The proof of the pudding: when would you ever used a service like Yahoo Directory to find an answer to that question, when Google can offer you a hundred suggestions a minute.
And yet, for the past few years there have been numerous attempts to reimpose the spurious idea of curatorship onto the internet. The so called ‘semantic web’ being one example, XML sitemaps another. Not content with having to fill your web page with content, the people behind the ‘semantic web’ wish you to add additional markup to that content.
The reason? Not so that humans can better understand your content, but that machines might be able to make decisions about how to treat it. Here is a piece of markup for ‘author’ so that machines can identify who wrote what. Here is a piece of markup for ‘navigation’, so that machines can tell which bit of the piece can be ignored for indexing purposes. What utter rot it is. We have escaped the dogma of categorisation, only to find it being reimposed by stealth by technologists who would prefer us to solve a problem that only exists in their heads.
The latest bright spark is ‘schema‘. The merest look at the list of items immediately highlights the problem with such schemes: they are inherently limited by the imagination of the person creating the categorisation. Take the scope for the “AutomotiveBusiness” item:
Pop quiz: would a branch of KwikFit belong under ‘AutoRepair’, ‘AutoBodyShop’ or ‘AutoPartsStore’? Well depending on what’s happened to your car it could be any of them.
Drill down further, and the ludicrous nature of what is being proposed becomes clearer still. Having decided that KwikFit is, for the sake of argument, an AutoPartsStore, we are then intended to add markup for the contact person, the geographic co-ordinates, currencies accepted and a slew of other ancillary information which in all probably is already there: in the content.

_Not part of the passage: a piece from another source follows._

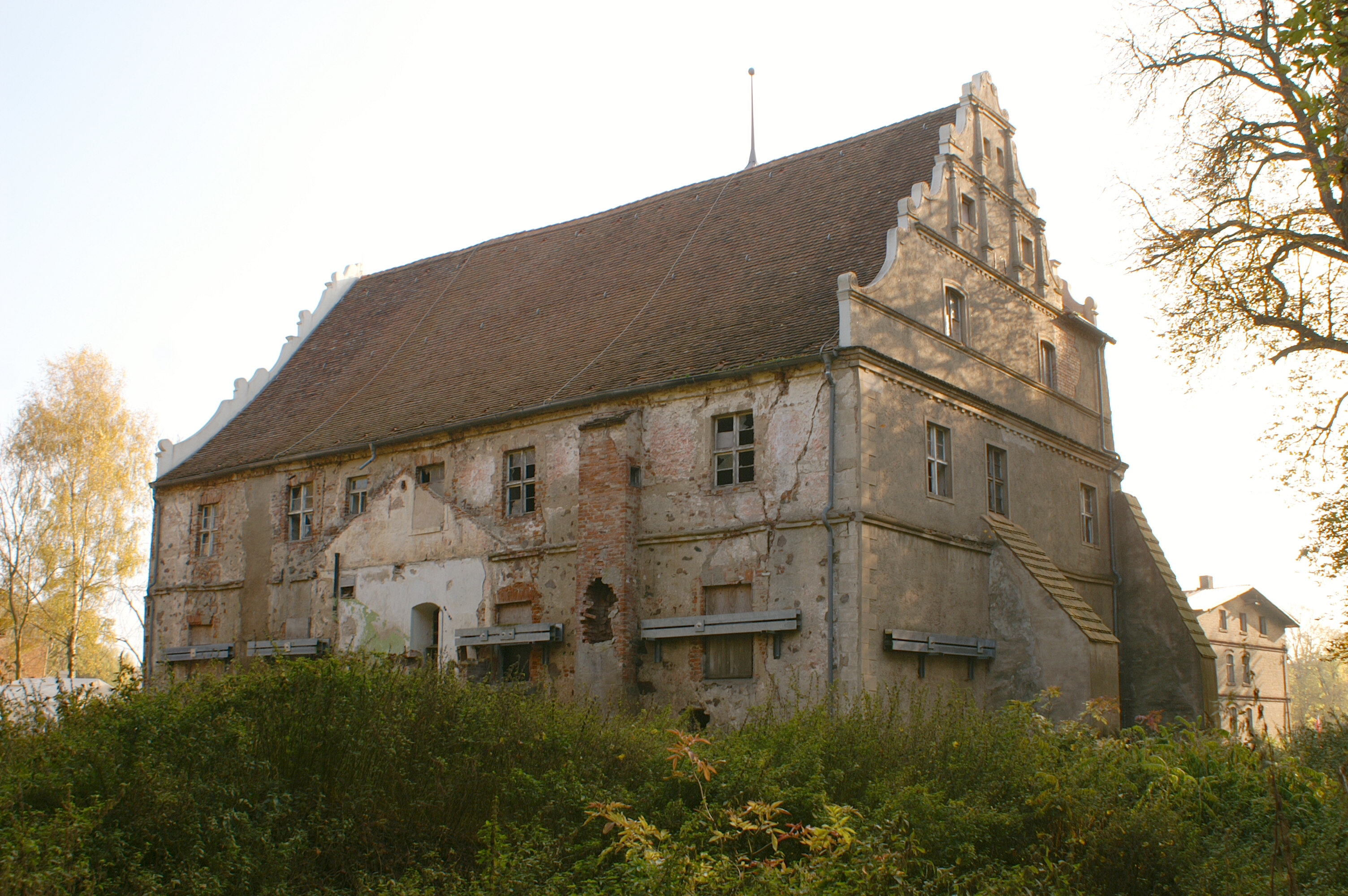 Wasserschloss Quilow, Landkreis Ostvorpommern, Nordseite und Ostgiebel
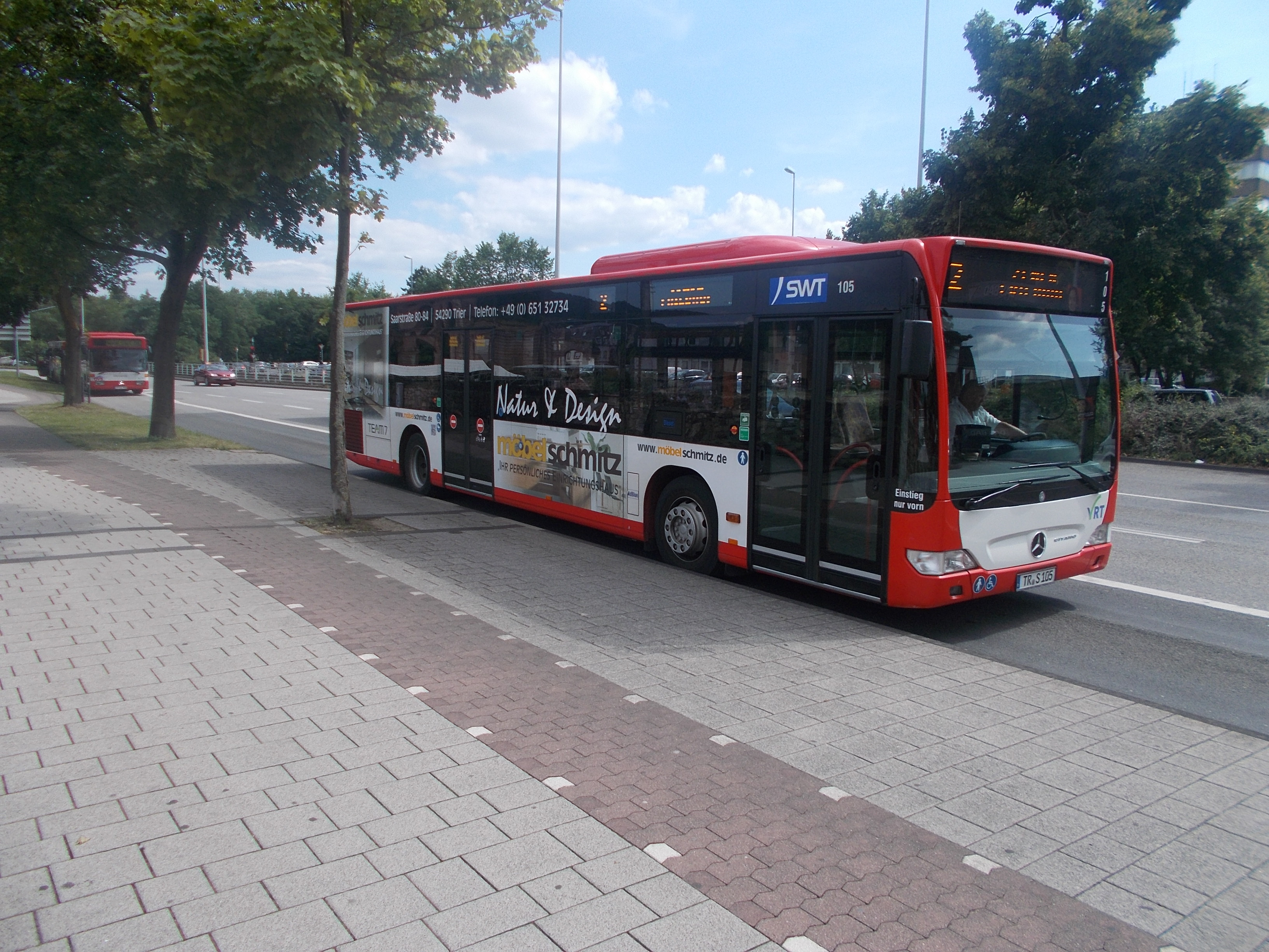 Ein Mercedes-Benz Citaro G (TR-S 105 der Stadtwerke Trier) hält an der Haltestelle Kaiserthermen in Trier (Bussteig B).

And once our branch of KwikFit is so assigned, what happens when someone searches for something related to “AutoRepair”? Is our KwikFit branch excluded or included? Either way, it makes a mockery of the supposed benefit of categorisation, when you think about it.
What the people behind Schema (and those who proselytise about it) are trying to do is to get you to shortcut their problems by adding more and more code to describe various on-page elemenets. Their problem is how to understand context, relevancy and importance. Their ‘solution’ is to try and get you to tag your content so they don’t have to work on the extremely hard problem of doing the same via algorithmic means.
Luckily, it will ultimately become an irrelevance. The number of people who enact Schema will never be anything more than vanishingly small and any short-term boost in the search rankings that people see will soon come to an end as the inevitable sharks move in and start to abuse the idea of Schema (fake review scores, fake identities, misattributions and so on).
Don’t waste your brain energy on this walking dud for anything other than short term gain.